About this exercise
All the entries need to be quoted exactly, apart from the pictures, which you should drop.

** Data for analysis follows **

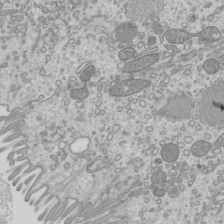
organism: Mouse
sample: Cilia; mouse epididymis
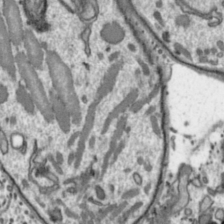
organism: Toxoplasma gondii
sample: Parasites in a vacuole inside a host cell
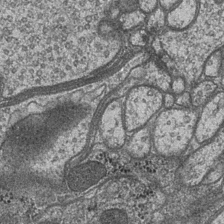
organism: Drosophila
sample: Optic medulla
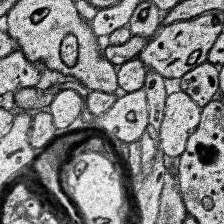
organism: Human
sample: Temporal Lobe
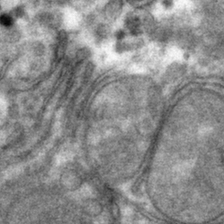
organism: Mouse
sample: Mouse hepatocytes
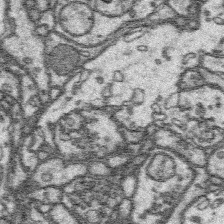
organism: Platynereis dumerilii
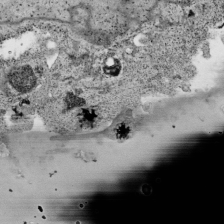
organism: Human
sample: Mitochondria in HCT116 cells
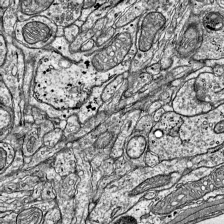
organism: Mouse
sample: Visual Cortex
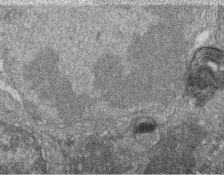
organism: Zebrafish
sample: Cilia; retinal pigment epithelium
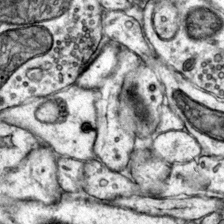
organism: Mouse
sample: Primary visual cortex
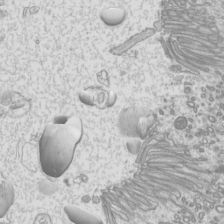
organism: Mouse
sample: Cilia; mouse epididymis
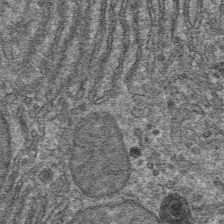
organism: Mouse
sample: Mouse hepatocytes
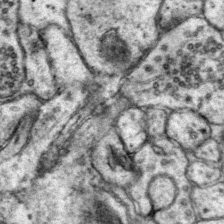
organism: Mouse
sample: Primary visual cortex
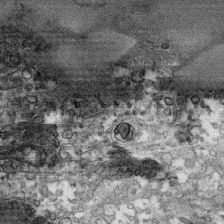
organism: Human
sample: CRL-1474
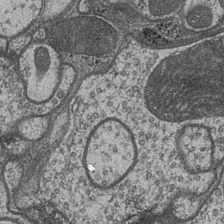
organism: Drosophila
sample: Optic medulla
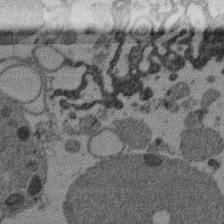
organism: Mouse
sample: Dividing mouse embryo 1 cell stage
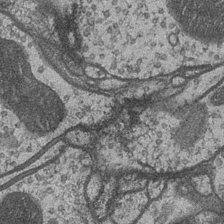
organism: Drosophila
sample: Optic medulla
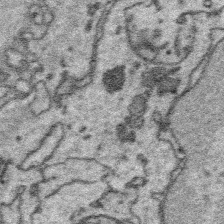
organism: Platynereis dumerilii
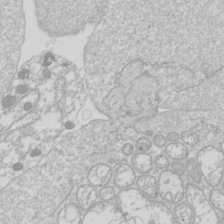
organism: Drosophila
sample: Cell division; meiosis; drosophila spermatocytes
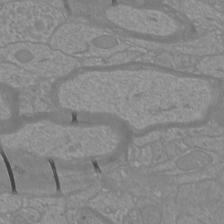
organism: Mouse
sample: Cortical neurons
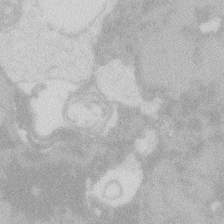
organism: Zebrafish
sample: Macrophage

** End of Data for analysis **

Response box
organism: Mouse
sample: Cilia; mouse epididymis
organism: Toxoplasma gondii
sample: Parasites in a vacuole inside a host cell
organism: Drosophila
sample: Optic medulla
organism: Human
sample: Temporal Lobe
organism: Mouse
sample: Mouse hepatocytes
organism: Platynereis dumerilii
organism: Human
sample: Mitochondria in HCT116 cells
organism: Mouse
sample: Visual Cortex
organism: Zebrafish
sample: Cilia; retinal pigment epithelium
organism: Mouse
sample: Primary visual cortex
organism: Mouse
sample: Cilia; mouse epididymis
organism: Mouse
sample: Mouse hepatocytes
organism: Mouse
sample: Primary visual cortex
organism: Human
sample: CRL-1474
organism: Drosophila
sample: Optic medulla
organism: Mouse
sample: Dividing mouse embryo 1 cell stage
organism: Drosophila
sample: Optic medulla
organism: Platynereis dumerilii
organism: Drosophila
sample: Cell division; meiosis; drosophila spermatocytes
organism: Mouse
sample: Cortical neurons
organism: Zebrafish
sample: Macrophage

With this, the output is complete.